### SUPPLIED MATERIAL
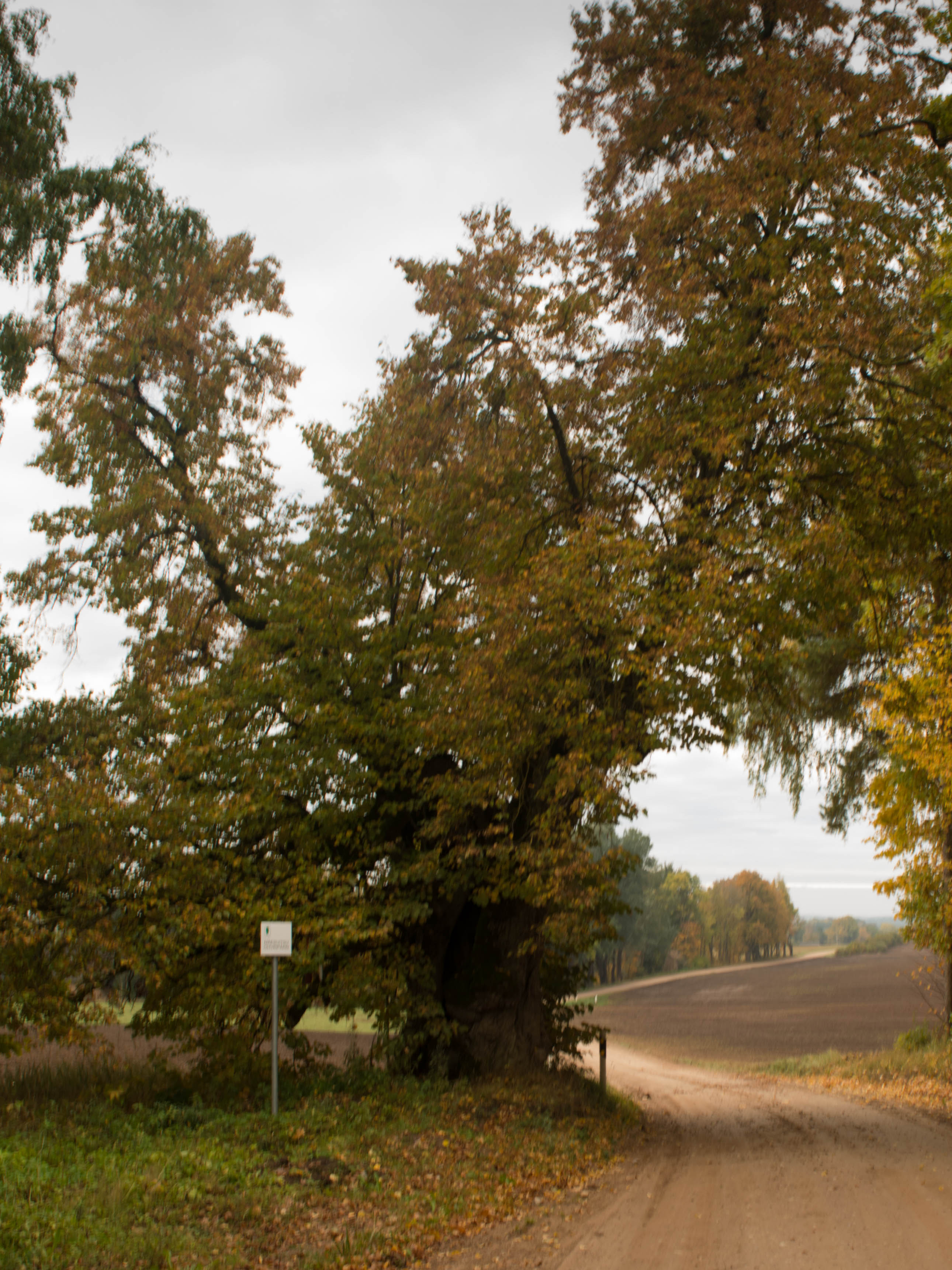 Ohvripärn
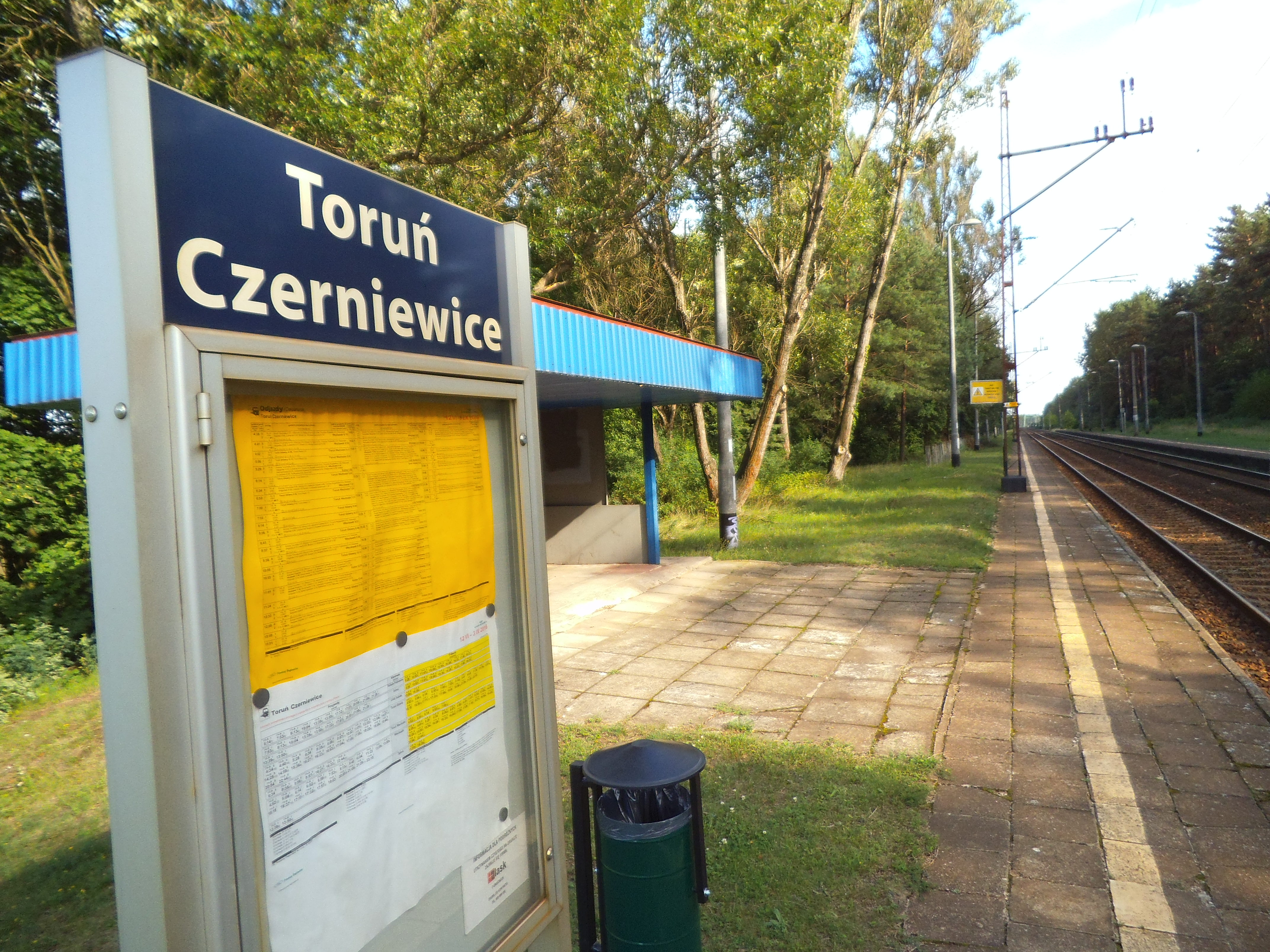 Toruń Czerniewice2
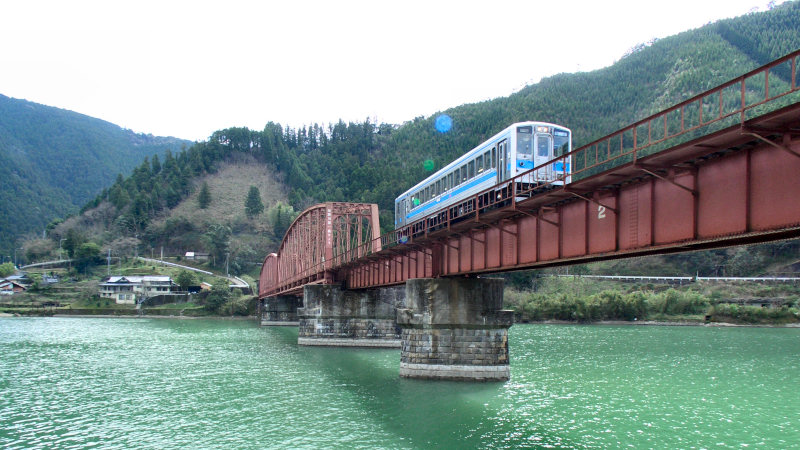 JRja:肥薩線ja:鎌瀬駅付近で撮影 球磨川第一橋梁を渡る普通列車(国鉄キハ31形気動車)。 写真手前がja:八代駅方面。水面はja:球磨川のja:荒瀬ダム湖。 撮影者/著者/著作権保有者 : MK Products (本人がアップロード) 撮影日 : 2007/03/07 肥薩線用にアップロードした画像です。良い画像があれば別の画像に変えてください。 Category:ディーゼル列車画像 Category:鉄道路線画像 Category:八代市の画像 Category:橋画像
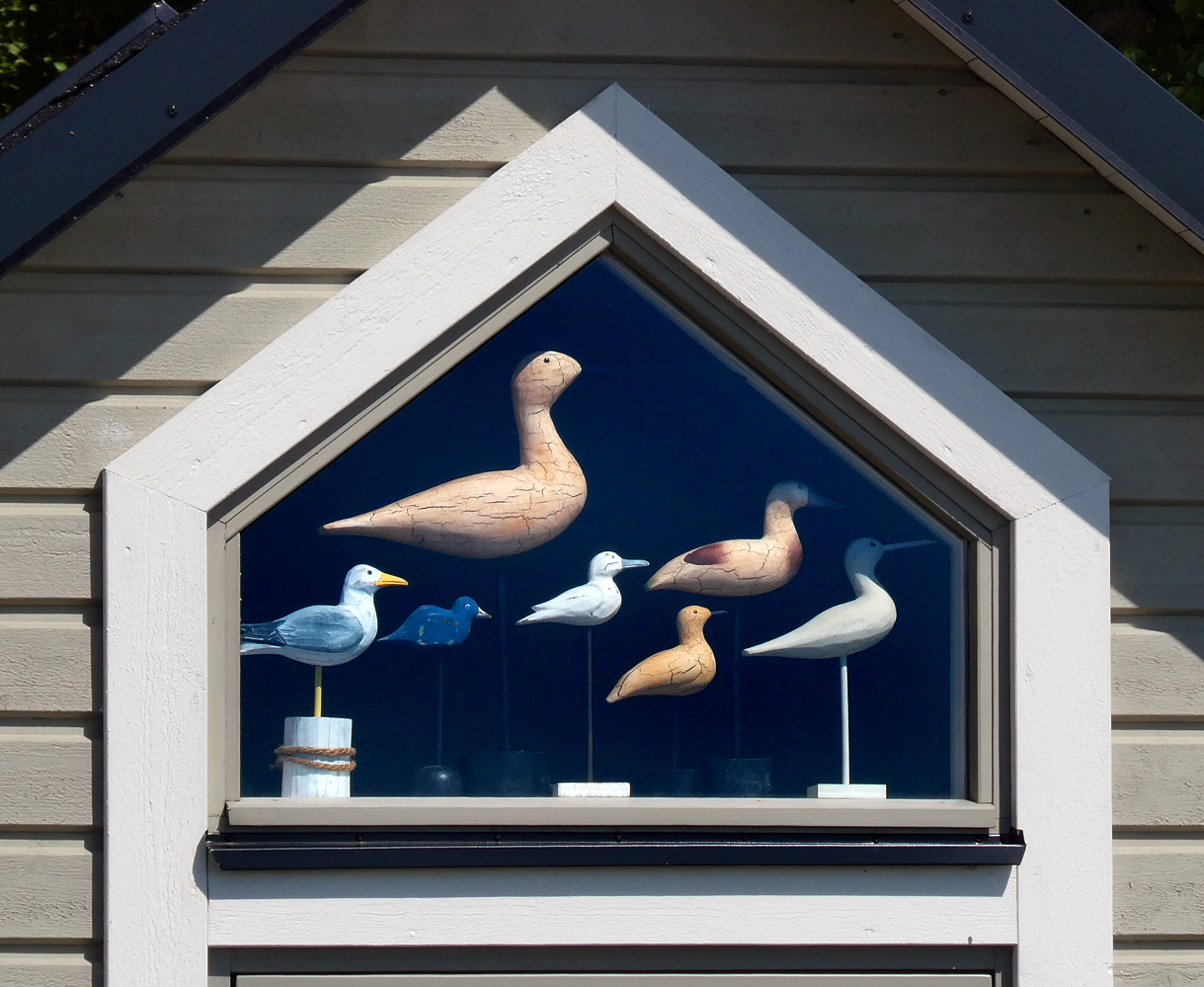 Skulpterade fåglar i trä dekorerar ett fönster i en badhytt vid Ystads Saltsjöbad 2020.
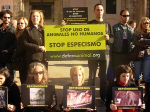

### WORK INSTRUCTION
Output the data exactly as it is, with the pictures dropped.

### ANSWER FOR THE TASK
 Ohvripärn
 Toruń Czerniewice2
 JRja:肥薩線ja:鎌瀬駅付近で撮影 球磨川第一橋梁を渡る普通列車(国鉄キハ31形気動車)。 写真手前がja:八代駅方面。水面はja:球磨川のja:荒瀬ダム湖。 撮影者/著者/著作権保有者 : MK Products (本人がアップロード) 撮影日 : 2007/03/07 肥薩線用にアップロードした画像です。良い画像があれば別の画像に変えてください。 Category:ディーゼル列車画像 Category:鉄道路線画像 Category:八代市の画像 Category:橋画像
 Skulpterade fåglar i trä dekorerar ett fönster i en badhytt vid Ystads Saltsjöbad 2020.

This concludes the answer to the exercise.